Don’t miss this sleeper issue: HB7071 would devastate the federal Title I program in Florida.

Just prior to passage of House Bill 7101 April 19, Rep. Bob Cortez (R-Altamonte Springs) added language changing the way that districts would have to distribute funds under a Federal poverty program intended to help level the playing field for the very poorest children who attend high-poverty schools. Why? Charter schools think they’re not getting enough of these federal funds. They went so far as to publish an incredibly misleading report, Funding Disparities for Low-Income Title I Charter Students in Eight Florida School Districts, which ignores Federal law on how funds are to be handed out. By following Federal law that directs these funds to the very poorest schools, charter advocates say, Florida’s districts are doing the wrong thing.
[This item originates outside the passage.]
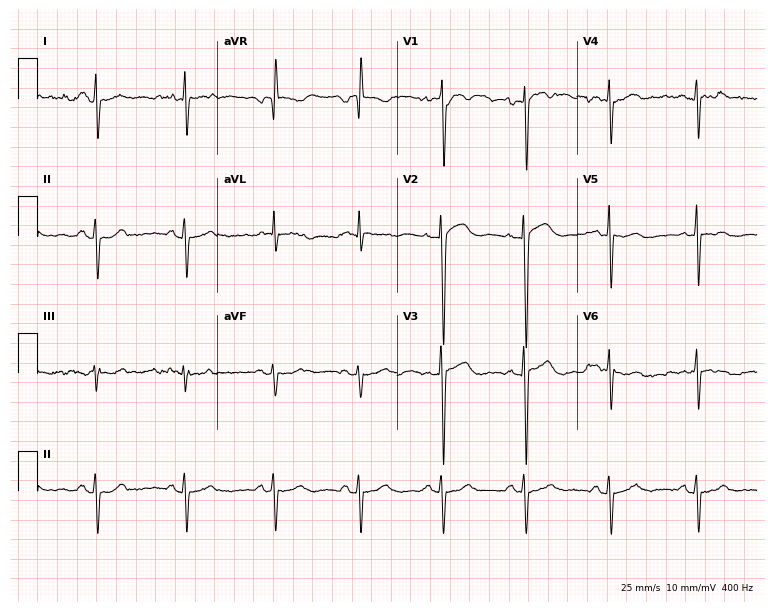
Resting 12-lead electrocardiogram. Patient: a 61-year-old man. None of these six findings is recorded: first-degree AV block, right bundle branch block (RBBB), left bundle branch block (LBBB), sinus bradycardia, atrial fibrillation (AF), sinus tachycardia. Findings outside these six are not listed.

What’s the Federal Law? The Elementary and Secondary Education Act provides funds to every Florida school district. The intent of the law is to try to make up for the disadvantages that schools with lots of children from poor households face. These are children with few books in their homes, little access to the many experiences that make up a middle-class child’s life including museums, trips, tutoring, and enrichment programs. Research has found that students at these schools start Kindergarten knowing 30 million fewer words than similar middle-class children.

What Would Happen if this Language is Passed? This new language would make two huge changes: (1) high-poverty schools would have to share their money with lower-poverty schools. Each dollar would have to stretch further, hurting the very children that are supposed to be helped. (2) Districts would have to stop using Title I funds for programs like prekindergarten, reading coaches, social workers, and support for low-achieving schools. Parents could no longer count on full-day prekindergarten. Low-achieving schools couldn’t expect help – so they will stay low-performing.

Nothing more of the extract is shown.